Ditlev Emanuel Torm (24 April 1836 – 22 November 1907) was a Danish businessman and co-founder of the shipping company Dampskibsselskabet Torm.

==Early life and education==
Torm was born in Aalborg, the son of merchant and later shipbroker in Randers Ulrich Frederik T. (1801–1866) and Severine Birgitte Friis (1803–1881). He went to sea at the age of 14 and passed his exams as a navigator in 1853. He then served aboard English, German and American vessels. In 1862, he was also certified as an English mate in Hong Kong. He spent the next ten years in the Far East with only one short interruption.

==Career==
After his return to Denmark, Torm initially worked for Dampskibsselskabet København. He left the company when he was treated unfairly in connection with the wrecking of S.S. Fyn. In 1879, he started Dampskibsselskabet Bornholm with a single steam vessel. In 1889. he then founded Dampskibsselskabet Torm in a partnership with Christian Schmiegelow. The company had an initial capital of DKK 212,000. Torm headed the office while Schmiegelow sailed their first ship, the steamer S.S. Alice. The company's fleet grew steadily. It focused on the Baltic Sea and North Sea.

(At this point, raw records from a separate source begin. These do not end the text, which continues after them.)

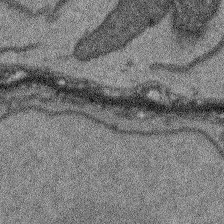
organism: Arabidopsis thaliana
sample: Root tip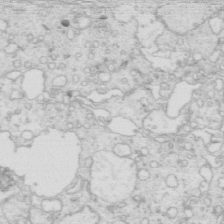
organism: Mouse
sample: Multiciliated cells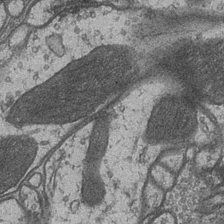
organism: Drosophila
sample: Optic medulla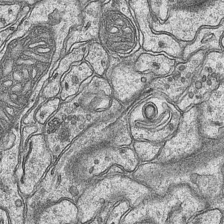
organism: Mouse
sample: CA1 Hippocampus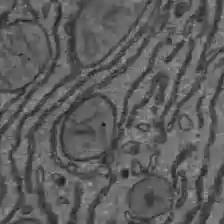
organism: C57BL Mouse
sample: Liver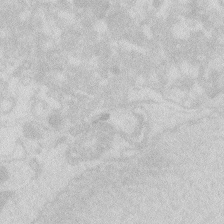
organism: Zebrafish
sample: Macrophage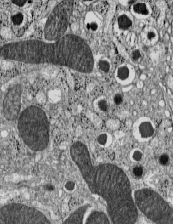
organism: C57BL Mouse
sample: Pancreatic islet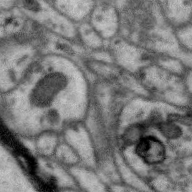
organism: Zebra finch
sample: Brain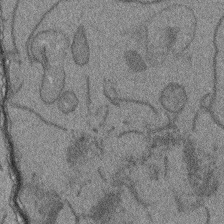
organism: Arabidopsis thaliana
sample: Root tip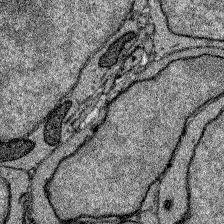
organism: Zebrafish
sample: Larval olfactory bulb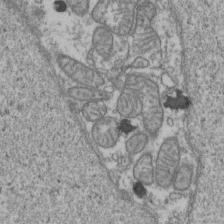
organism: Human
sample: Activated Jurkat CD4+ T cells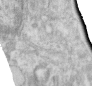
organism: Human
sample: Centriole in RPE cells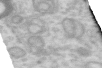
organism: Human
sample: Centriole in RPE cells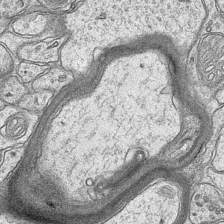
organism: Mouse
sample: CA1 Hippocampus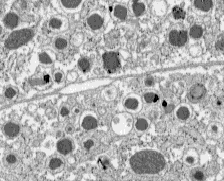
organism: C57BL Mouse
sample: Pancreatic islet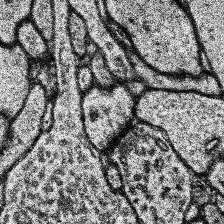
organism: Human
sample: Temporal Lobe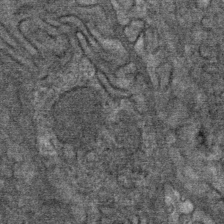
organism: Mouse
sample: Mouse Salivary gland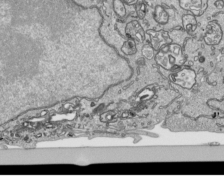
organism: Human
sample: Mitochondria in HCT116 cells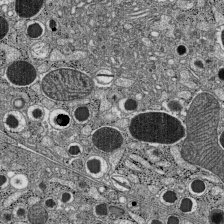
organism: C57BL Mouse
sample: Pancreatic islet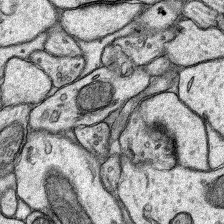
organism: Rat
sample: Hippocampus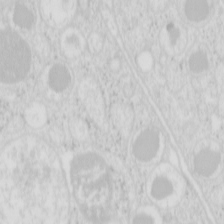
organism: Mouse
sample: Pancreas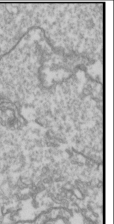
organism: Drosophila
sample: Cell division; meiosis; drosophila spermatocytes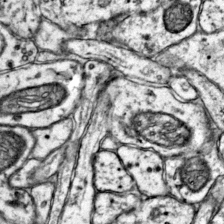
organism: Mouse
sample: Primary visual cortex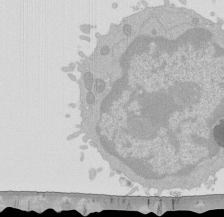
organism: Mouse
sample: Activated Pmel transgenic CD8+ T Cells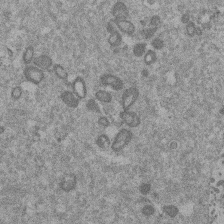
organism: Mouse
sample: Dividing mouse embryo 1 cell stage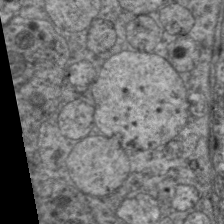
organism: C. elegans
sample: Pharynx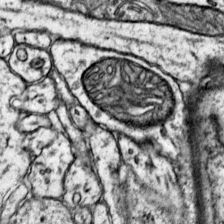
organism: Mouse
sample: Primary visual cortex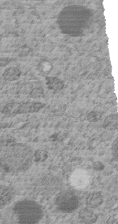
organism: C. elegans
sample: C. elegans embryo early stage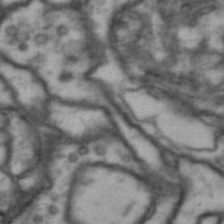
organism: Drosophila
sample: Brain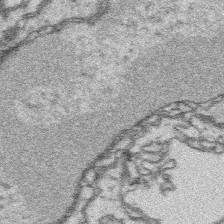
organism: Platynereis dumerilii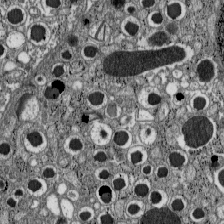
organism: C57BL Mouse
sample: Pancreatic islet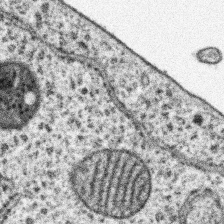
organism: Human
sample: HeLa cells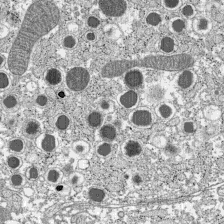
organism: C57BL Mouse
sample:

Torm served as president of Fællesrepræsentationen for dansk skibsfart from 1900 to 1907 and also as president of Den Permanente Voldgiftskommission. He was also a member of the Maritime and Commercial Court (Sø- og handelsretten).

==Personal life==
Torm married Elise Helene Mathilde Zoéga (30 January 1846 – 16 March 1918) on 28 March 1868 in Flensburg. Their son, Frederik Torm, was a theologian.

Torm died on 22 November 1907 in Copenhagen. He is buried in Assistens Cemetery.